[Start of Attachment]
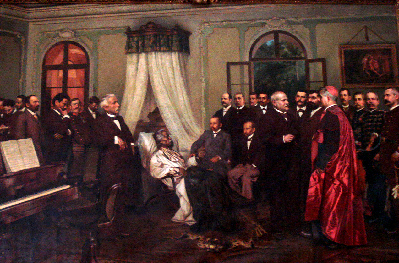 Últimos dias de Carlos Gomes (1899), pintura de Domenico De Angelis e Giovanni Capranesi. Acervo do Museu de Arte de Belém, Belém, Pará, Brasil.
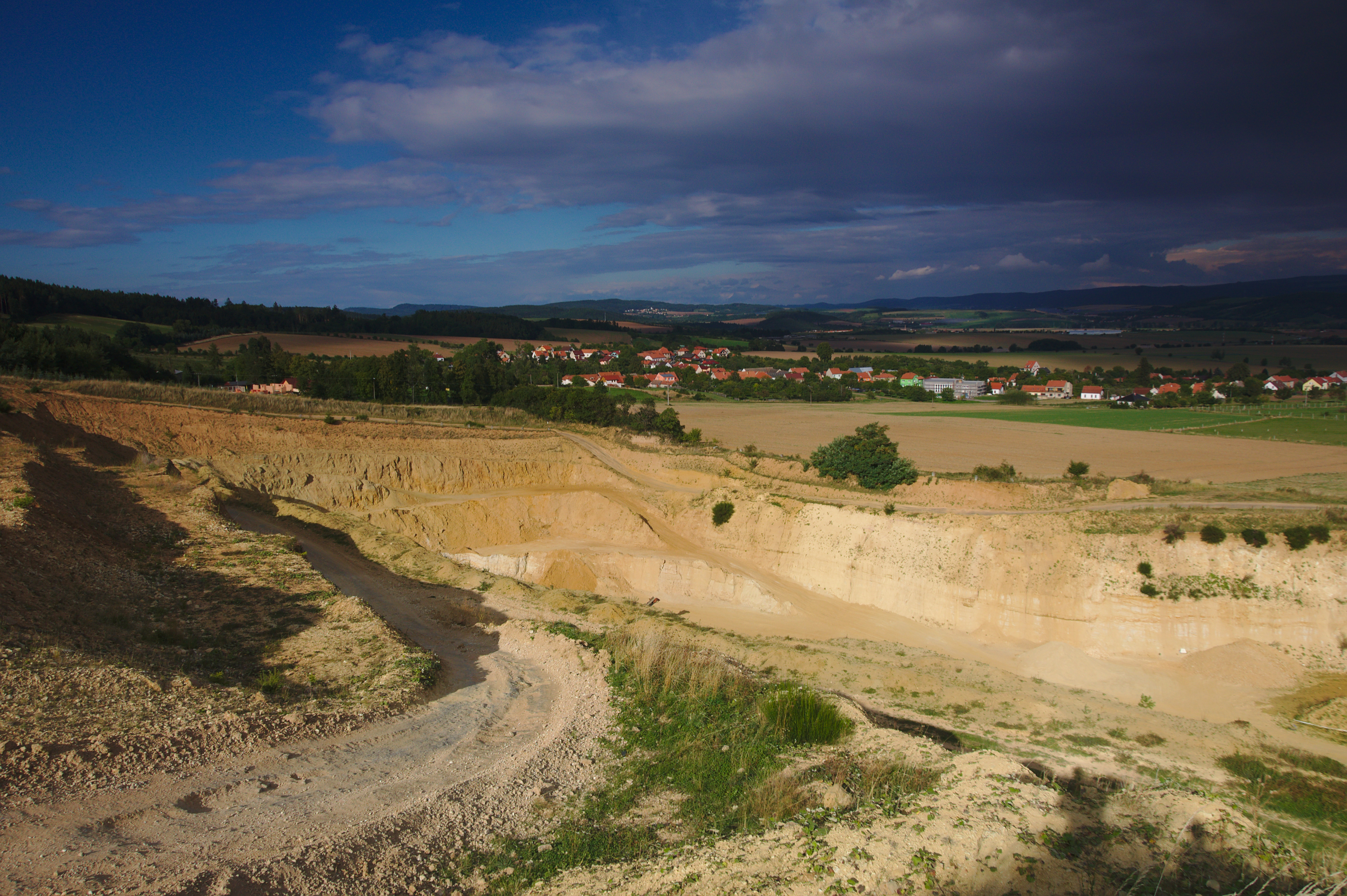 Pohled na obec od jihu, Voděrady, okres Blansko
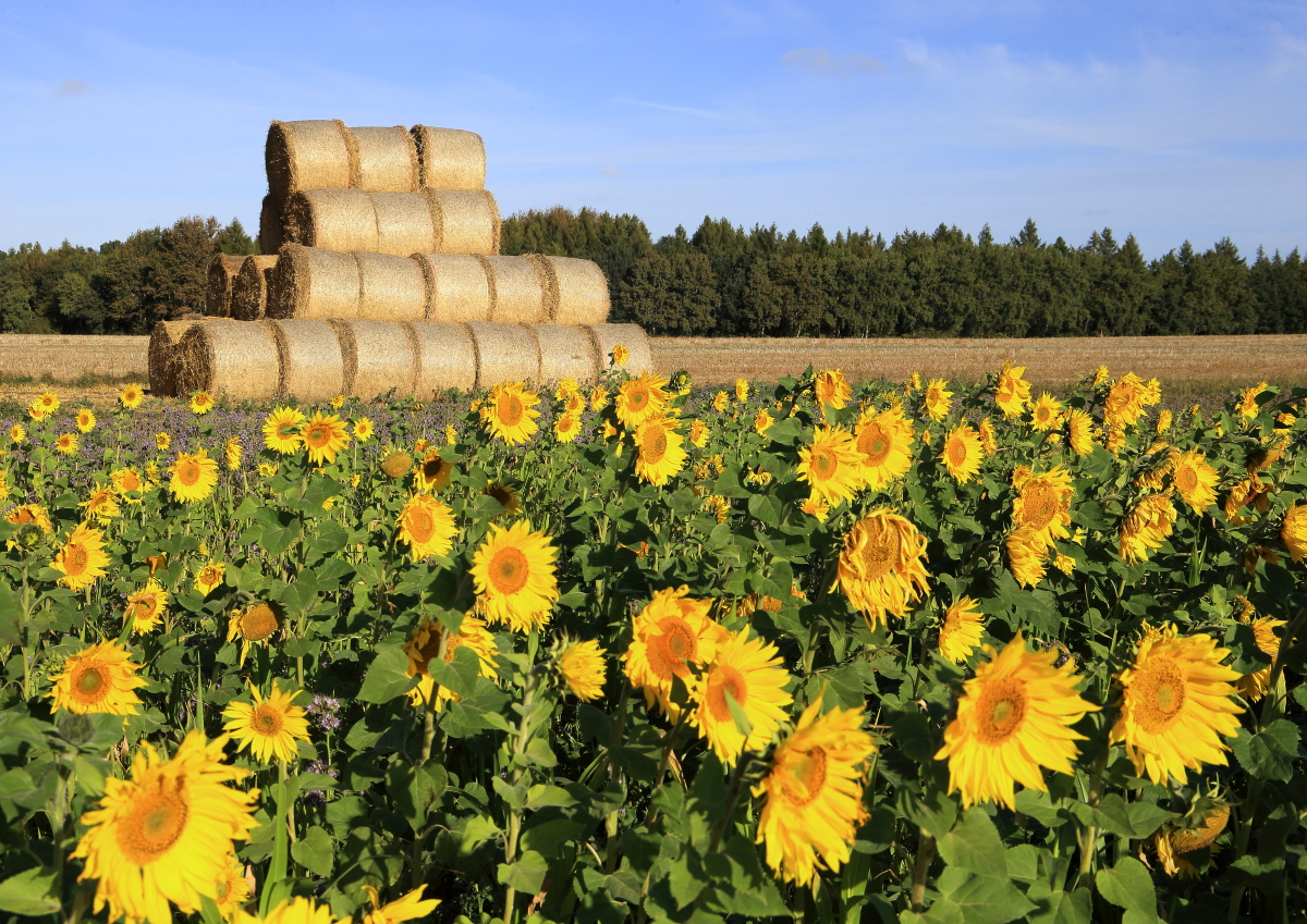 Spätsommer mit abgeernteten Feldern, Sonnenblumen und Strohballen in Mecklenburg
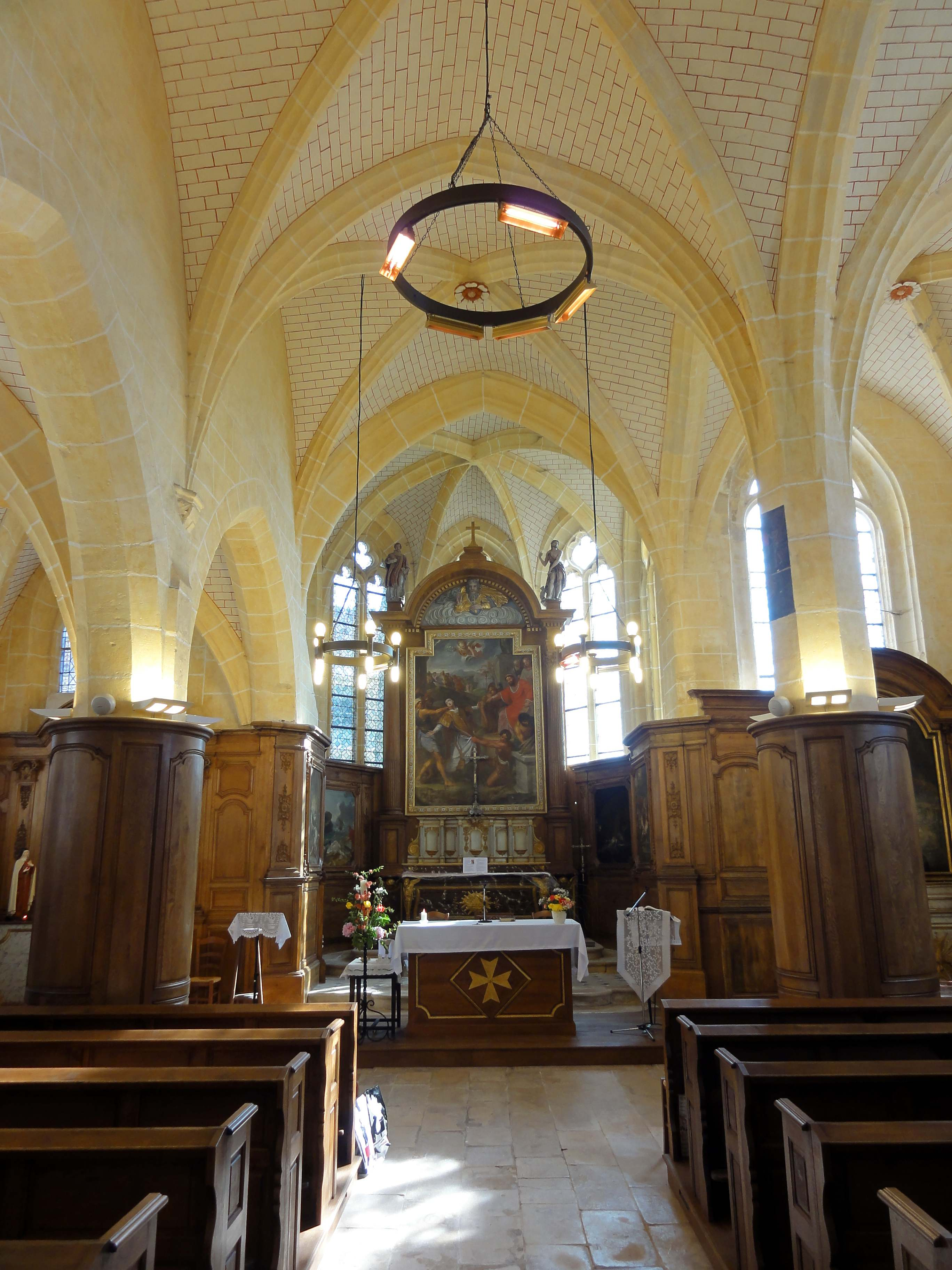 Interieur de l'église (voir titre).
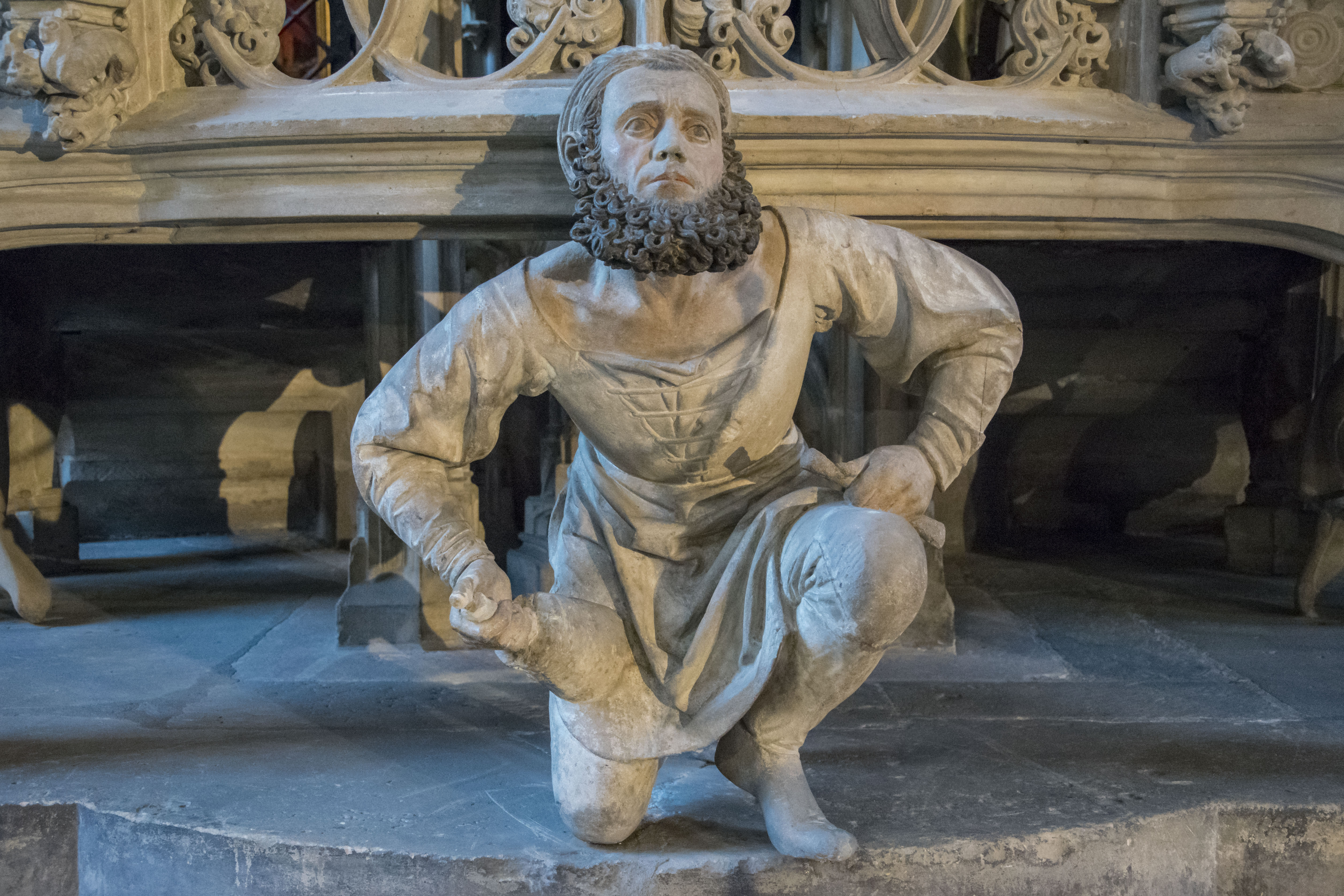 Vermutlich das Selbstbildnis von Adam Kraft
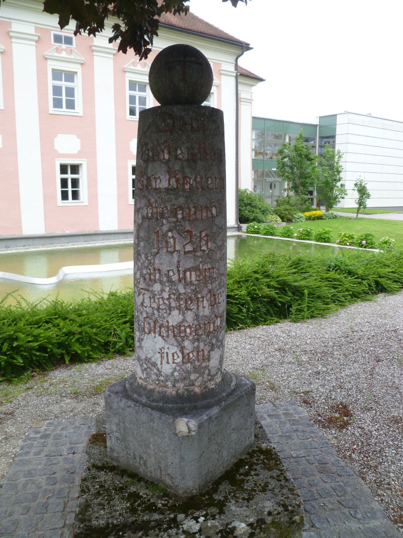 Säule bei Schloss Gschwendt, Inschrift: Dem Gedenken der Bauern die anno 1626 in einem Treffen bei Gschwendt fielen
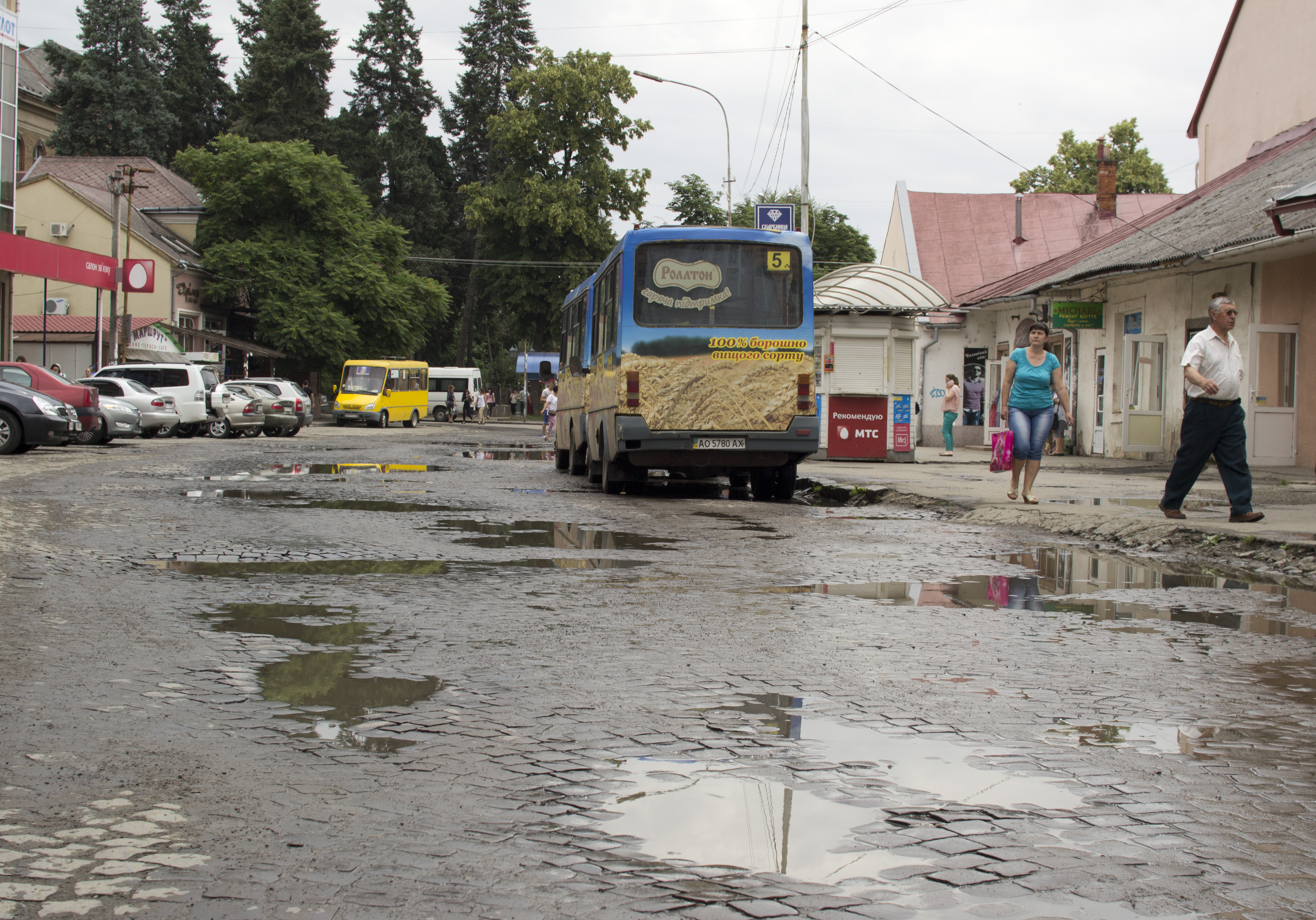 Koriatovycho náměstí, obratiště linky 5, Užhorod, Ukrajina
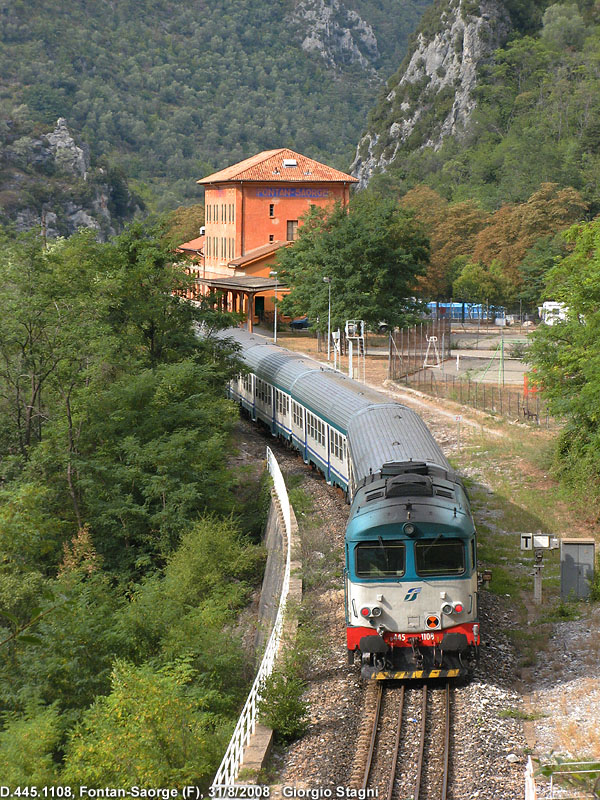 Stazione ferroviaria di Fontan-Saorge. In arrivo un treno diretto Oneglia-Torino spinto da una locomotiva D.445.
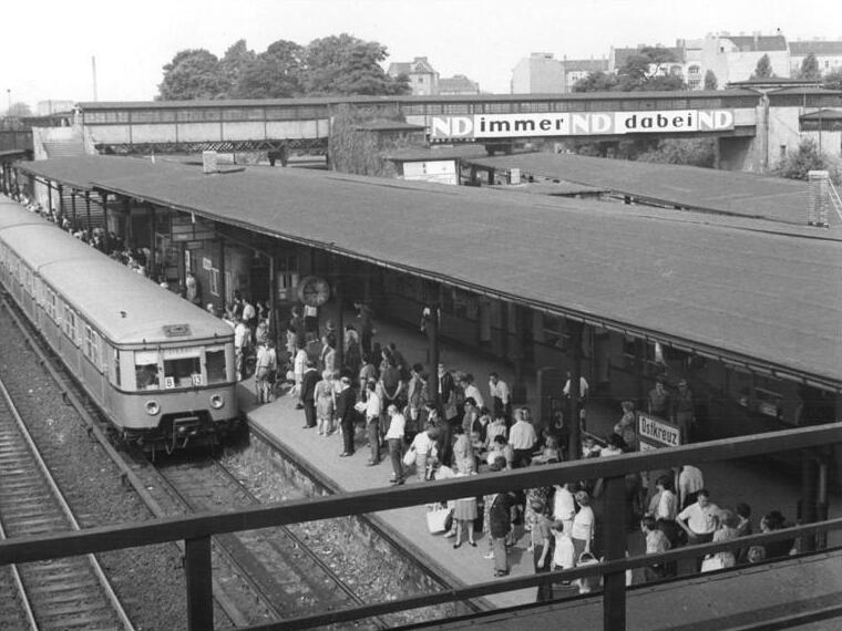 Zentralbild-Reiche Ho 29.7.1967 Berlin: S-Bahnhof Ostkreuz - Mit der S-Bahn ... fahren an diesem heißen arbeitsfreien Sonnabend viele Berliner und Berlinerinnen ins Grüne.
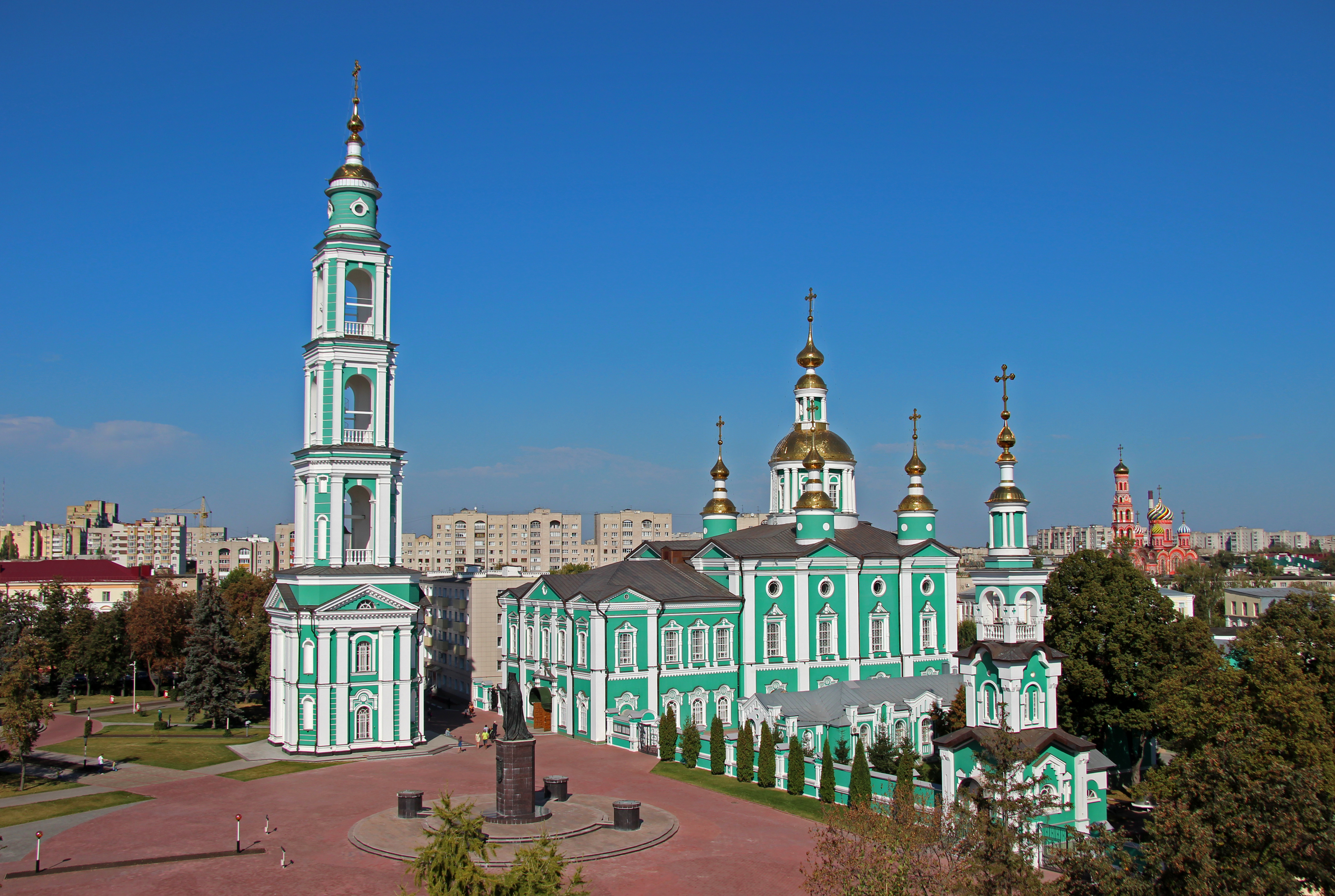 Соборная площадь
[End of Attachment]
GOAL OF THE EXERCISE >> Output only the lines running from the top of the data above to the line with "Interieur de l'église (voir titre).", inclusive, word for word and without pictures.

TASK RESULT >>
 Últimos dias de Carlos Gomes (1899), pintura de Domenico De Angelis e Giovanni Capranesi. Acervo do Museu de Arte de Belém, Belém, Pará, Brasil.
 Pohled na obec od jihu, Voděrady, okres Blansko
 Spätsommer mit abgeernteten Feldern, Sonnenblumen und Strohballen in Mecklenburg
 Interieur de l'église (voir titre).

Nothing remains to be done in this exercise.